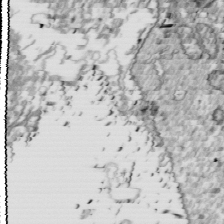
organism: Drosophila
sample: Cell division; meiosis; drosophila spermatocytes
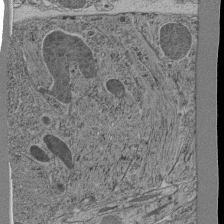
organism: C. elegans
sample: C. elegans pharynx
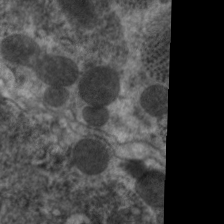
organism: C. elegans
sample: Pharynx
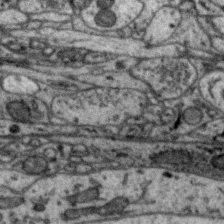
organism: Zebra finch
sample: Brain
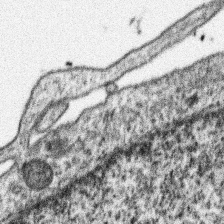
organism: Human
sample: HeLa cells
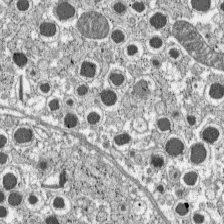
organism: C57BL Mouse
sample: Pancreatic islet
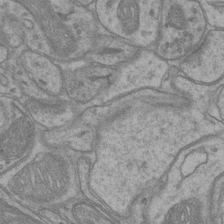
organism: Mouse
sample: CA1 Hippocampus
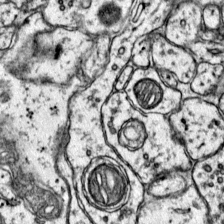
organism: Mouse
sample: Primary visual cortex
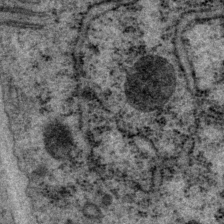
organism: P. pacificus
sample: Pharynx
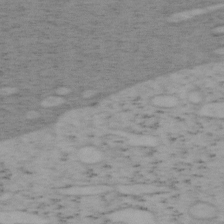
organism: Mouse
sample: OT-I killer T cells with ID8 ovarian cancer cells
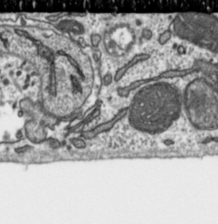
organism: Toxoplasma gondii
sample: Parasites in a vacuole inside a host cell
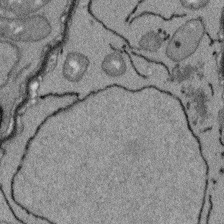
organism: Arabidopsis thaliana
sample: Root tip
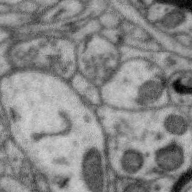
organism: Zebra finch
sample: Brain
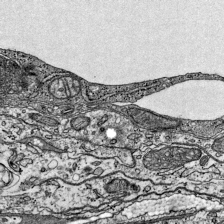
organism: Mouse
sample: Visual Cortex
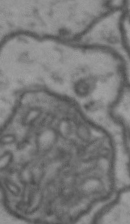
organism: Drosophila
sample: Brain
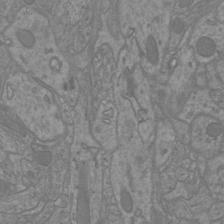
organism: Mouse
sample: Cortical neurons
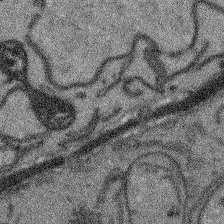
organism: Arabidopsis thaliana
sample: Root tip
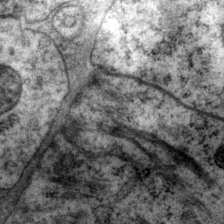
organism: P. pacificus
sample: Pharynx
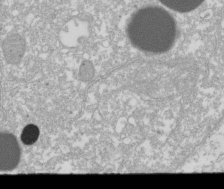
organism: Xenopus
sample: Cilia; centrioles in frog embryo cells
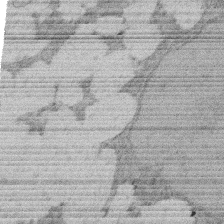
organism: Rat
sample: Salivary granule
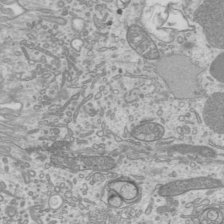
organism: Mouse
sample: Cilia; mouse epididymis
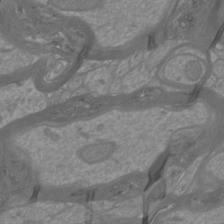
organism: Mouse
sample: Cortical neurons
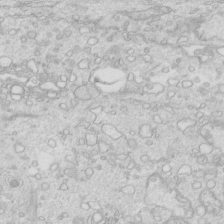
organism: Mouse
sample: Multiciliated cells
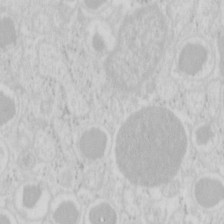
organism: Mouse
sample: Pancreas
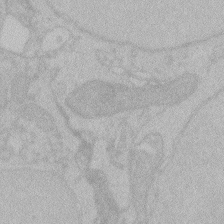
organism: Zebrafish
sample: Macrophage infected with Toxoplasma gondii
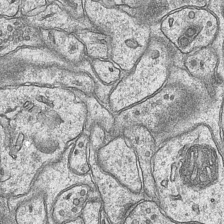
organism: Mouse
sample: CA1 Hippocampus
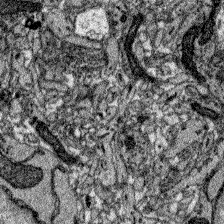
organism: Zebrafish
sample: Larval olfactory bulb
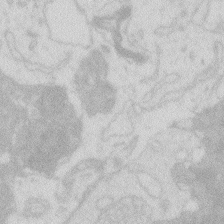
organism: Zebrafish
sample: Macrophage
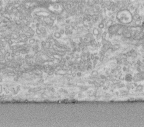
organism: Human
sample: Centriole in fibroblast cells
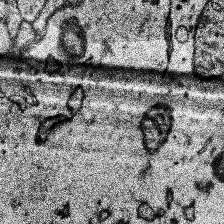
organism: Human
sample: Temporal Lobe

● Exercise objective
Please give the data again unaltered, leaving out any images.

● Answer to the exercise
organism: Drosophila
sample: Cell division; meiosis; drosophila spermatocytes
organism: C. elegans
sample: C. elegans pharynx
organism: C. elegans
sample: Pharynx
organism: Zebra finch
sample: Brain
organism: Human
sample: HeLa cells
organism: C57BL Mouse
sample: Pancreatic islet
organism: Mouse
sample: CA1 Hippocampus
organism: Mouse
sample: Primary visual cortex
organism: P. pacificus
sample: Pharynx
organism: Mouse
sample: OT-I killer T cells with ID8 ovarian cancer cells
organism: Toxoplasma gondii
sample: Parasites in a vacuole inside a host cell
organism: Arabidopsis thaliana
sample: Root tip
organism: Zebra finch
sample: Brain
organism: Mouse
sample: Visual Cortex
organism: Drosophila
sample: Brain
organism: Mouse
sample: Cortical neurons
organism: Arabidopsis thaliana
sample: Root tip
organism: P. pacificus
sample: Pharynx
organism: Xenopus
sample: Cilia; centrioles in frog embryo cells
organism: Rat
sample: Salivary granule
organism: Mouse
sample: Cilia; mouse epididymis
organism: Mouse
sample: Cortical neurons
organism: Mouse
sample: Multiciliated cells
organism: Mouse
sample: Pancreas
organism: Zebrafish
sample: Macrophage infected with Toxoplasma gondii
organism: Mouse
sample: CA1 Hippocampus
organism: Zebrafish
sample: Larval olfactory bulb
organism: Zebrafish
sample: Macrophage
organism: Human
sample: Centriole in fibroblast cells
organism: Human
sample: Temporal Lobe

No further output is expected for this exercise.